I am dealing with a question requiring me to prove that if $f,g\in L_{2}$, then the convolution is defined everywhere, bounded, and continuous. Moreover, it will converge to $0$ as $|x|\rightarrow\infty$.
I have nearly proved everything except for the last one.

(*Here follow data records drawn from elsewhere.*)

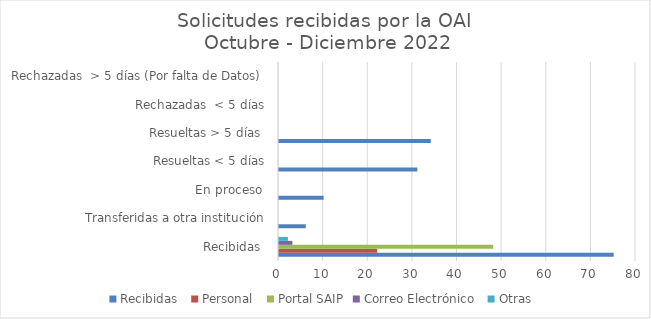
| Category | Recibidas  | Personal  | Portal SAIP | Correo Electrónico  | Otras  |
|---|---|---|---|---|---|
| Recibidas  | 75 | 22 | 48 | 3 | 2 |
|  Transferidas a otra institución | 6 | 0 | 0 | 0 | 0 |
| En proceso  | 10 | 0 | 0 | 0 | 0 |
| Resueltas < 5 días | 31 | 0 | 0 | 0 | 0 |
| Resueltas > 5 días  | 34 | 0 | 0 | 0 | 0 |
| Rechazadas  < 5 días | 0 | 0 | 0 | 0 | 0 |
| Rechazadas  > 5 días (Por falta de Datos)  | 0 | 0 | 0 | 0 | 0 |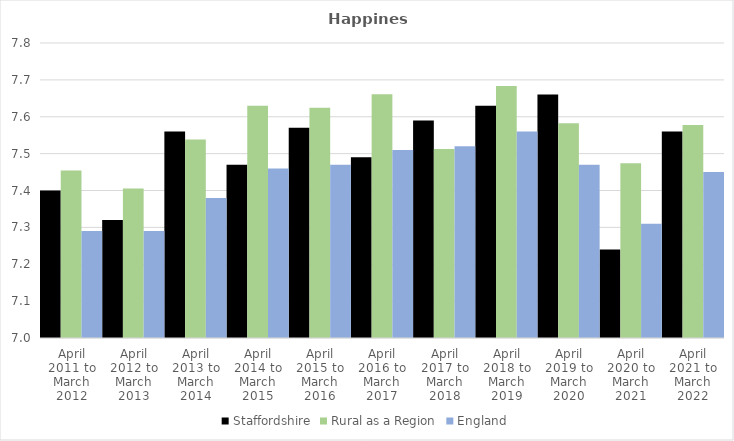
| Category | Staffordshire | Rural as a Region | England |
|---|---|---|---|
| April 2011 to March 2012 | 7.4 | 7.454 | 7.29 |
| April 2012 to March 2013 | 7.32 | 7.406 | 7.29 |
| April 2013 to March 2014 | 7.56 | 7.539 | 7.38 |
| April 2014 to March 2015 | 7.47 | 7.63 | 7.46 |
| April 2015 to March 2016 | 7.57 | 7.625 | 7.47 |
| April 2016 to March 2017 | 7.49 | 7.661 | 7.51 |
| April 2017 to March 2018 | 7.59 | 7.513 | 7.52 |
| April 2018 to March 2019 | 7.63 | 7.684 | 7.56 |
| April 2019 to March 2020 | 7.66 | 7.582 | 7.47 |
| April 2020 to March 2021 | 7.24 | 7.474 | 7.31 |
| April 2021 to March 2022 | 7.56 | 7.577 | 7.45 |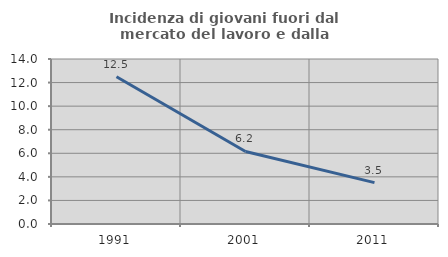
| Category | Incidenza di giovani fuori dal mercato del lavoro e dalla formazione  |
|---|---|
| 1991.0 | 12.5 |
| 2001.0 | 6.154 |
| 2011.0 | 3.509 |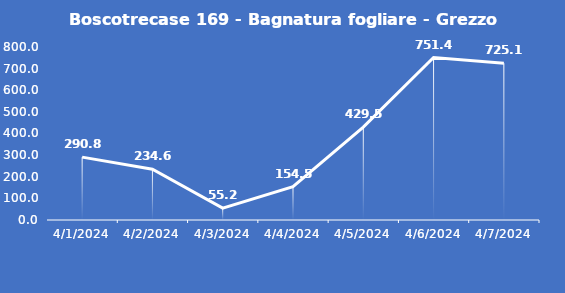
| Category | Boscotrecase 169 - Bagnatura fogliare - Grezzo (min) |
|---|---|
| 4/1/24 | 290.8 |
| 4/2/24 | 234.6 |
| 4/3/24 | 55.2 |
| 4/4/24 | 154.5 |
| 4/5/24 | 429.5 |
| 4/6/24 | 751.4 |
| 4/7/24 | 725.1 |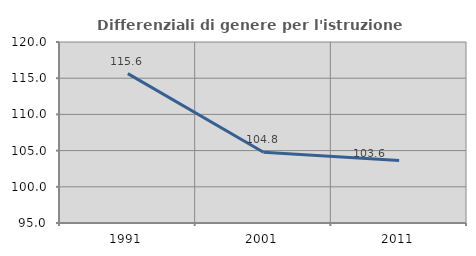
| Category | Differenziali di genere per l'istruzione superiore |
|---|---|
| 1991.0 | 115.627 |
| 2001.0 | 104.767 |
| 2011.0 | 103.641 |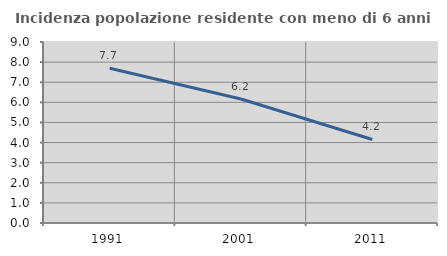
| Category | Incidenza popolazione residente con meno di 6 anni |
|---|---|
| 1991.0 | 7.692 |
| 2001.0 | 6.167 |
| 2011.0 | 4.153 |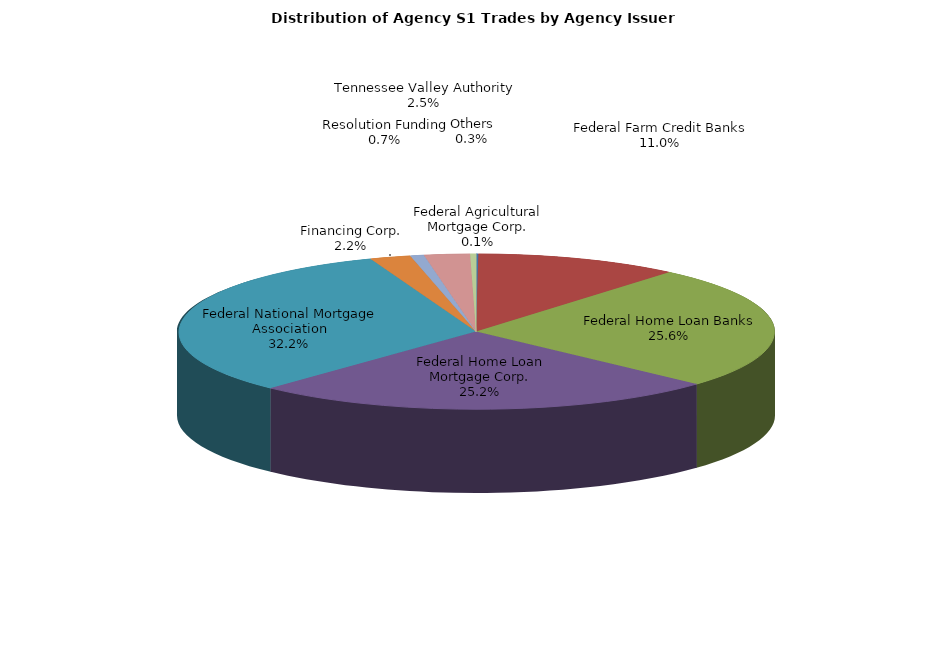
| Category | Series 0 |
|---|---|
| Federal Agricultural Mortgage Corp. | 7.285 |
| Federal Farm Credit Banks | 638.145 |
| Federal Home Loan Banks | 1480.808 |
| Federal Home Loan Mortgage Corp. | 1458.467 |
| Federal National Mortgage Association | 1862.336 |
| Financing Corp. | 127.435 |
| Resolution Funding | 42.659 |
| Tennessee Valley Authority | 142.621 |
| Others | 18.276 |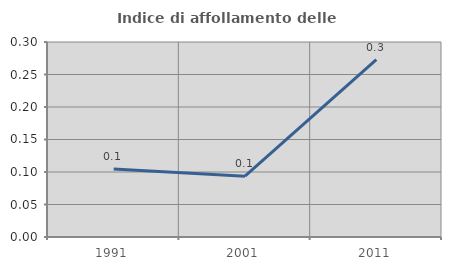
| Category | Indice di affollamento delle abitazioni  |
|---|---|
| 1991.0 | 0.105 |
| 2001.0 | 0.094 |
| 2011.0 | 0.273 |

Here is my proof for being defined everywhere, boundedness, and continuity.
Firstly, recall the convolution of $f$ and $g$, $$f*g(x):=\int f(x-y)g(y)dy$$ Then as $f\in L_{2}$ and $g\in L_{2}$, and $1/2+1/2=1$, by Holder, we know that $fg\in L_{1}$, and $$|f*g(x)|\leq\int|f(x-y)g(y)|dy\leq\|f(x-y)\|_{2}\|g(y)\|_{2}=\|f(y)\|_{2}\|g(y)\|_{2}<\infty$$
The last equality is by translation invariance and reflection invariance.
Therefore, $|f*g(x)|$ is defined everywhere and bounded.
Now for continuity, let $x,z\in\mathbb{R}$, then consider $$|f*g(x)-f*g(z)|=\Big|\int f(x-y)g(y)dy-\int f(z-y)g(y)dy\Big|$$ $$\leq\int|g(y)(f(x-y)-f(z-y))|dy$$ $$\text{now by Holder and by translation invariance and reflection invariance}$$ $$\leq\|g\|_{2}\Big(\int|f(x-y)-f(z-y)|^{2}\Big)^{1/2}=\|g\|_{2}\Big(\int|f(-y)-f((z-x)-y)|^{2}\Big)^{1/2}$$ $$=\|g\|_{2}\Big(\int|f(y)-f(y-(z-x))|^{2}\Big)^{1/2}=\|g\|_{2}\|f_{h}(y)-f(y)\|_{2}\ \text{where}\ h=z-x$$
Therefore, by the translation continuity property, we know that $$\|f_{h}(y)-f(y)\|_{2}\rightarrow 0\ \text{as}\ z\rightarrow x$$
It follows immediately that $$|f*g(x)-f*g(z)|\rightarrow 0\ \text{as}\ x\rightarrow z$$.
I am now having no idea about how to show the convergence to $0$. It seems that I cannot extract the information of $x$.
Any idea will be really appreciated!
There exists a continuous function $h$ with compact support such that $\|f-h\|_2 <\epsilon$. We have $|(f*g)(x)| \leq |((f-h)*g)(x)|+|(h*g)(x)|$. The first term is $\leq \epsilon \|g\|_2$. Now consider $\int h(x-y)g(y)dy$. Choose a continuous function $\phi$ with compact suport such that $\|g-\phi\|_2 <\epsilon /M$ where $M=\|h\|_2$. Then $|\int h(x-y)g(y)dy|<\epsilon +|\int h(x-y)\phi(y)dy|$. Can you now show that $\int h(x-y)\phi(y)dy \to 0$ as $ x\to \infty$ and complete the proof? [Hint: you only have to integrate over a bounded interval so $|x-y|$ can be made large by making $x$ large].